What I'm looking for is the behaviour implied by the GIT_CEILING_DIRECTORIES environment variable.
https://git-scm.com/book/en/v2/Git-Internals-Environment-Variables#_repository_locations
GIT_CEILING_DIRECTORIES controls the behavior of searching for a .git directory. If you access directories that are slow to load (such as those on a tape drive, or across a slow network connection), you may want to have Git stop trying earlier than it might otherwise, especially if Git is invoked when building your shell prompt.
https://git-scm.com/docs/git#Documentation/git.txt-codeGITCEILINGDIRECTORIEScode
This should be a colon-separated list of absolute paths. If set, it is a list of directories that Git should not chdir up into while looking for a repository directory (useful for excluding slow-loading network directories).

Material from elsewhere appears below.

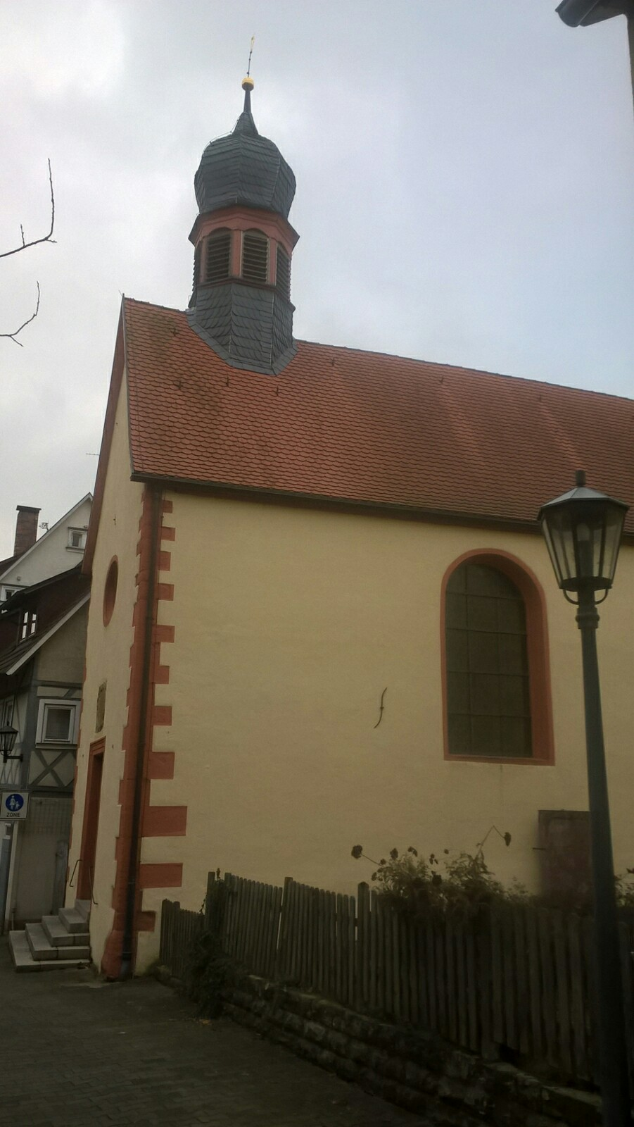 Die Blutskapelle (auch Kapelle zum heiligen Grab genannt) in Lauda von außen.
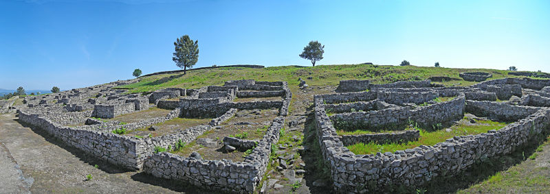 Description Castro de San Cibrán de Las (Lansbricae) (San Amaro-Punxín) (Ourense). Barrio do leste desde a muralla exterior (detalle) Date6 May 2007SourceFeita por E.Leclere FernándezAuthor (Reusing this file) (Coa autorización expresa do autor) Castro de San Cibrán de Las (Lansbricae) (San Amaro-Punxín) (Ourense). Barrio do leste desde a muralla exterior (detalle)

It will not exclude the current working directory or a GIT_DIR set on the command line or in the environment.
In other words, a git command should never look for a .git directory outside of the job's workspace directory.
Why?
This would prevent any git command from clobbering any repositories further up the tree (case in point: Jenkins's $HOME) when a workspace's repo has somehow been messed up.
"Messed up" includes, but is not limited to configuring the "Delete workspace before build starts" feature with some poorly understood exclude patterns that delete files but cause a complete directory structure - including the .git directory - to be left in the workspace.
I've currently mitigated this problem by configuring GIT_CEILING_DIRECTORIES to ${HOME}/jobs in "Manage Jenkins / Configure System / Global properties / Environment variables", but I feel this would better be handled right out of the box.
Steps to reproduce
- System:
- cd into the Jenkins home directory (e.g., /var/lib/jenkins);
- git init && git add . && git commit -m `initial commit` (don't bother for now that lot should normally be .gitignore-ed);
- UI:
- Create a project that checks out from a git repo;
- For completeness sake, I've got the "Advanced clone behaviours / Shallow clone / depth 0" enabled but I do not expect that to make a difference;
- Trigger a build at least once to create a non-empty workspace.
- Enable "Build Environment / Delete workspace before build starts" and configure an "exclude" pattern to simply: .git;
- Trigger build again;
- System:
- Observe that your Jenkins home directory is now completely messed up;
- Fortunately recoverably so: A git checkout master should fix it — at first glance at least; you'd probably have to remove a remote and related branches too!
Fix:
(after cleaning up)
- UI:
- Go to "Manage Jenkins / Configure System / Global properties / Environment variables"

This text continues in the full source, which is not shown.